## PROBLEM
Only one part of the listing is needed: the lines from the one with "Colleretto Castelnuovo panorama" through the last line, copied exactly and free of pictures.
*** DATA BELOW ***
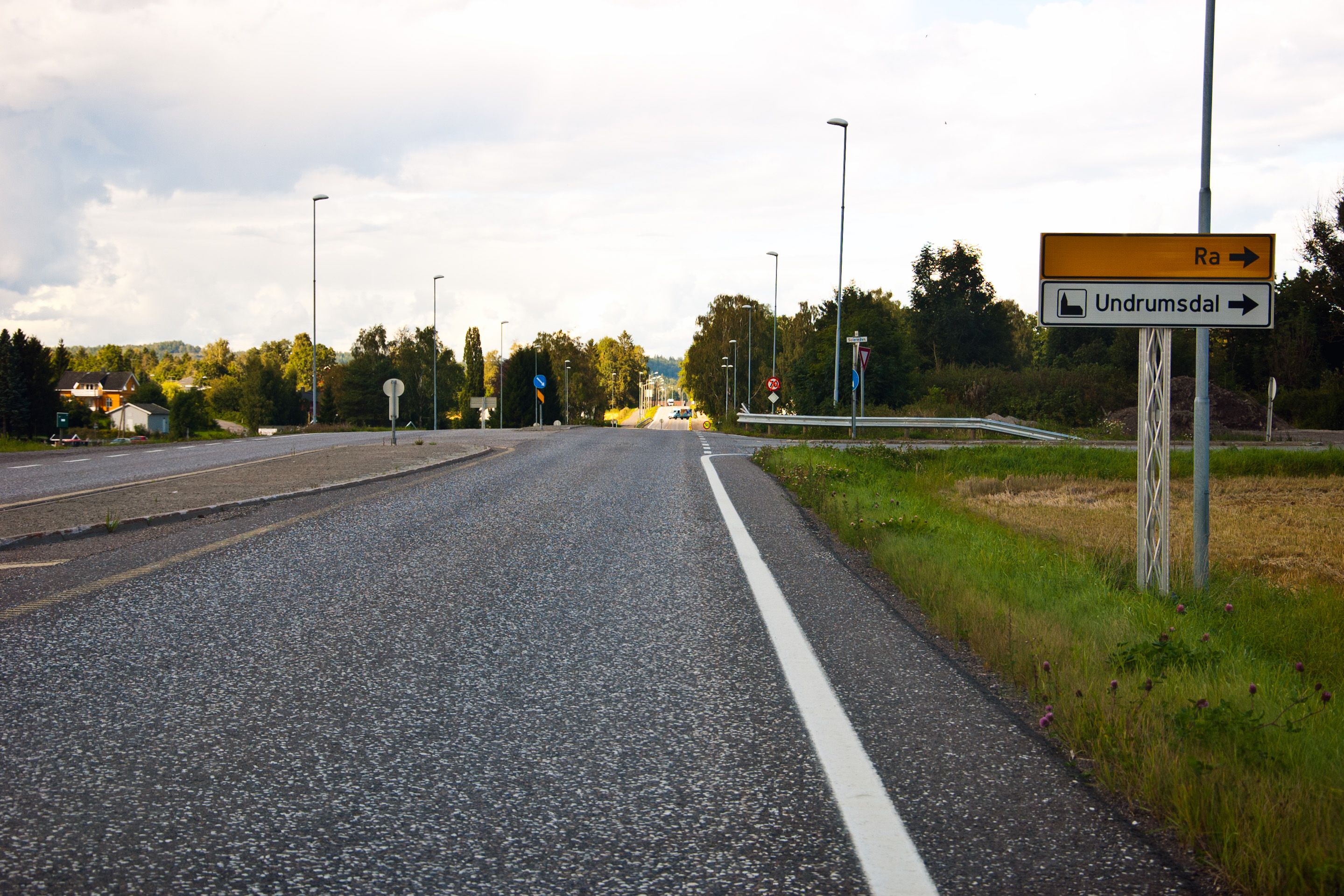 Fylkesvei 650 Undrumsdalveien, tidligere Europavei 18 gjennom Undrumsdal.
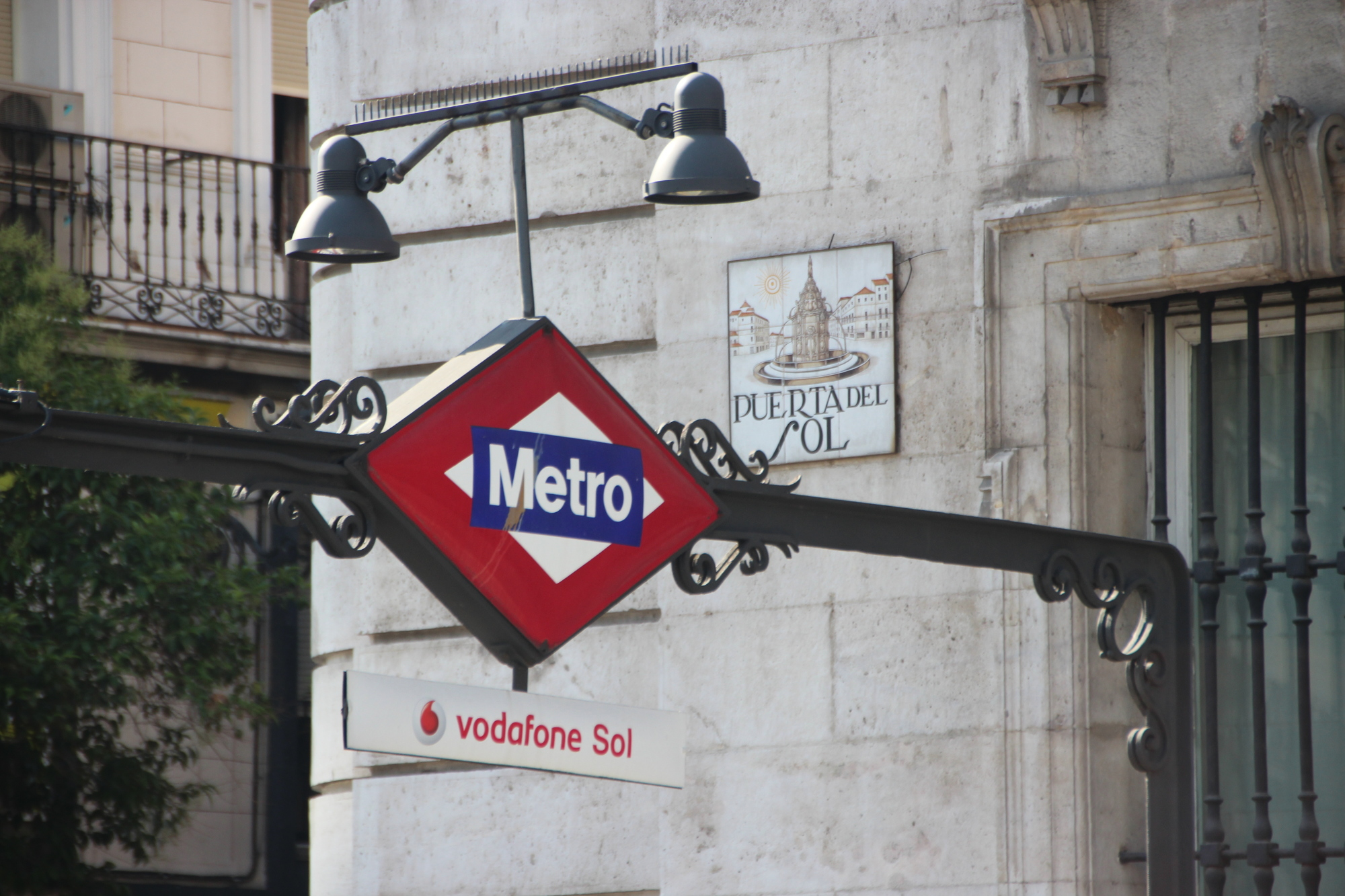 Schild der Metro-Station "Vodafone Sol" auf dem Platz "Puerta del Sol" in Madrid, Spanien
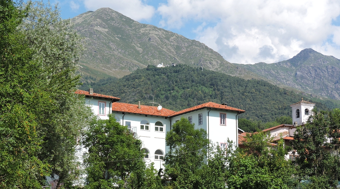 Colleretto Castelnuovo panorama sullo sfondo il santuario di Santa Elisabetta
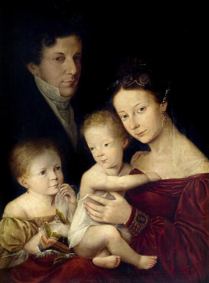 Retrato que representa al escritor, militar y político Ángel de Saavedra (1791-1865), duque de Rivas y grande de España, junto a su familia. Este escritor, cuya obra literaria más conocida es Don Álvaro o la fuerza del sino, fue quien pintó este cuadro de su propia familia en el año 1830.
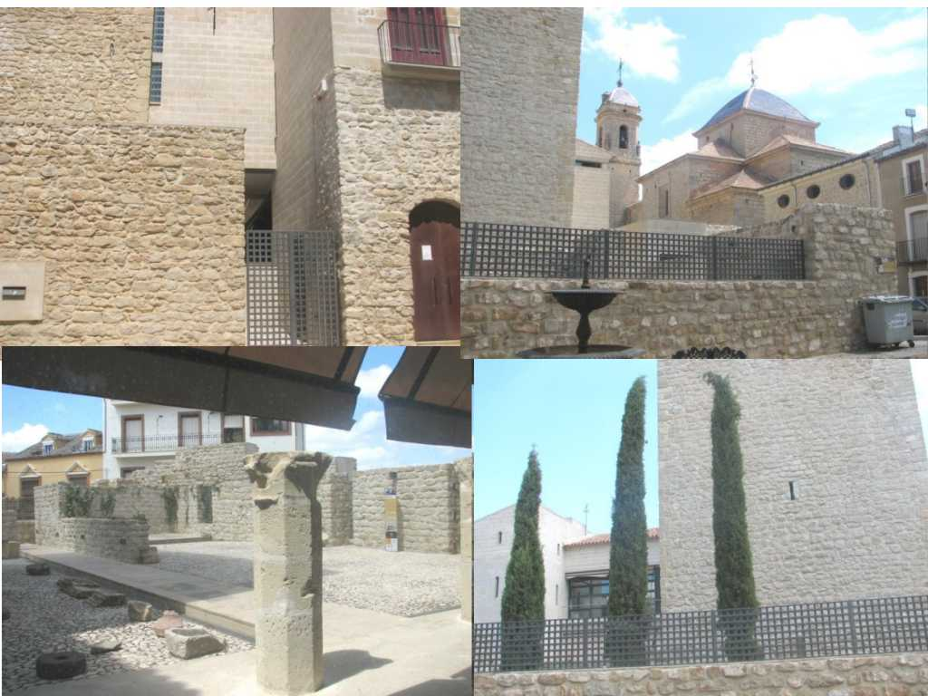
*** End of DATA BELOW ***
## RESPONSE FOR THIS EXERCISE
 Colleretto Castelnuovo panorama sullo sfondo il santuario di Santa Elisabetta
 Retrato que representa al escritor, militar y político Ángel de Saavedra (1791-1865), duque de Rivas y grande de España, junto a su familia. Este escritor, cuya obra literaria más conocida es Don Álvaro o la fuerza del sino, fue quien pintó este cuadro de su propia familia en el año 1830.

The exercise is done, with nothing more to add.